Fourches Denis, Tropsha Alexander
Laboratory for Molecular Modeling, Eshelman School of Pharmacy, University of North Carolina at Chapel Hill, Chapel Hill NC 27599, USA.
Mol Inform. 2013 Oct;32(9-10):827-42. doi: 10.1002/minf.201300076. Epub 2013 Sep 9.
In cheminformatics, compounds are represented as points in multidimensional space of chemical descriptors. When all pairs of points found within certain distance threshold in the original high dimensional chemistry space are connected by distance-labeled edges, the resulting data structure can be defined as Dataset Graph (DG). We show that, similarly to the conventional description of organic molecules, many graph indices can be computed for DGs as well. We demonstrate that chemical datasets can be effectively characterized and compared by computing simple graph indices such as the average vertex degree or Randic connectivity index. This approach is used to characterize and quantify the similarity between different datasets or subsets of the same dataset (e.g., training, test, and external validation sets used in QSAR modeling). The freely available ADDAGRA program has been implemented to build and visualize DGs. The approach proposed and discussed in this report could be further explored and utilized for different cheminformatics applications such as dataset diversification by acquiring external compounds, dataset processing prior to QSAR modeling, or (dis)similarity modeling of multiple datasets studied in chemical genomics applications.

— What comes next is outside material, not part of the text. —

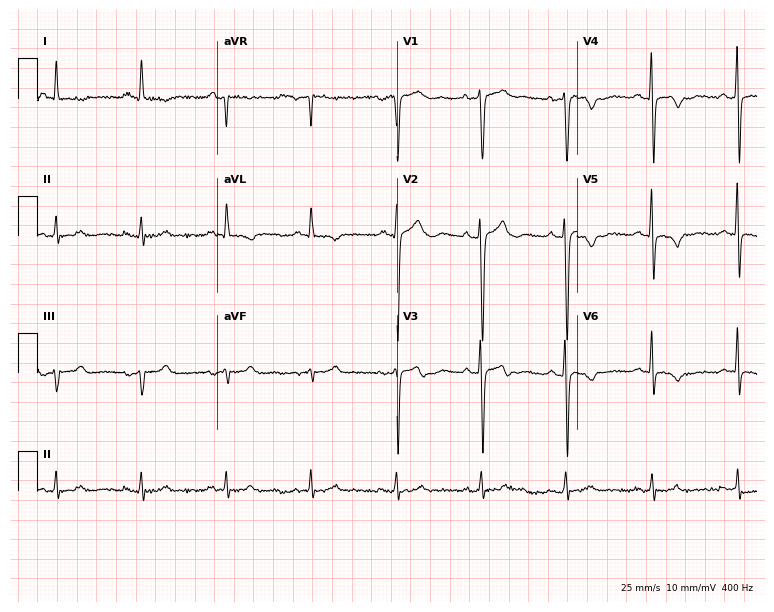
12-lead ECG from a male patient, 47 years old. No first-degree AV block, right bundle branch block, left bundle branch block, sinus bradycardia, atrial fibrillation or sinus tachycardia recorded for this tracing.
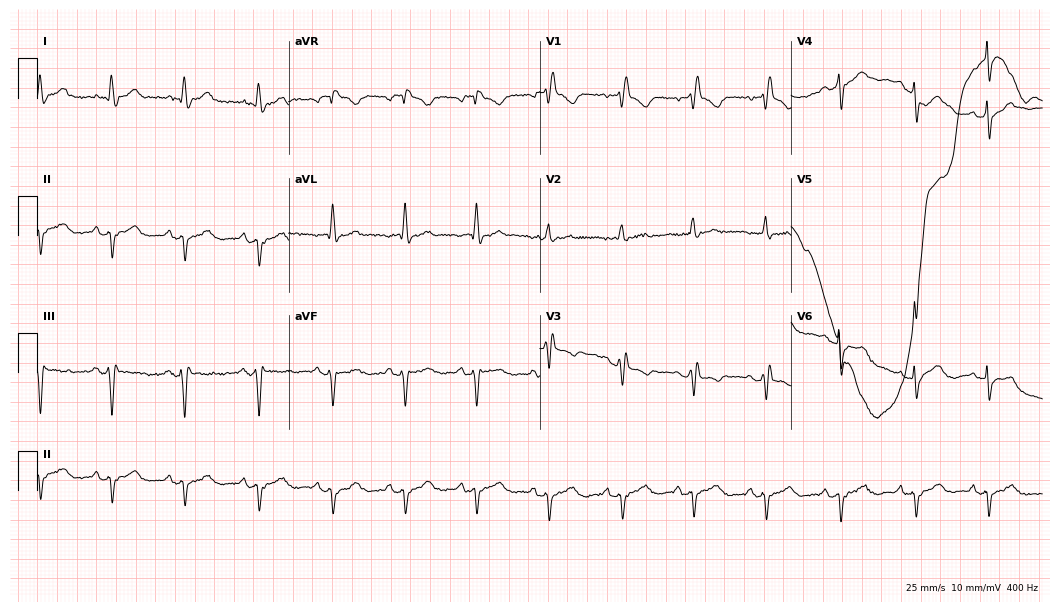
12-lead ECG from a 76-year-old female. Screened for six findings — first-degree AV block, right bundle branch block, left bundle branch block, sinus bradycardia, atrial fibrillation, sinus tachycardia — none is recorded.

在化学信息学中,化合物被表示为化学描述符多维空间中的点。当在原始高维化学空间中某一距离阈值内找到的所有点对都由带距离标签的边连接时,所得数据结构可定义为数据集图(DG)。我们表明,与有机分子的传统描述类似,也可以为数据集图计算许多图指标。我们证明,通过计算简单的图指标,如平均顶点度或兰迪奇连通性指数,可以有效地表征和比较化学数据集。该方法用于表征和量化不同数据集或同一数据集的子集(例如,QSAR建模中使用的训练集、测试集和外部验证集)之间的相似性。已实现免费的ADDAGRA程序来构建和可视化数据集图。本报告中提出和讨论的方法可进一步探索并用于不同的化学信息学应用,如通过获取外部化合物实现数据集多样化、QSAR建模前的数据集处理,或化学基因组学应用中研究的多个数据集的(不)相似性建模。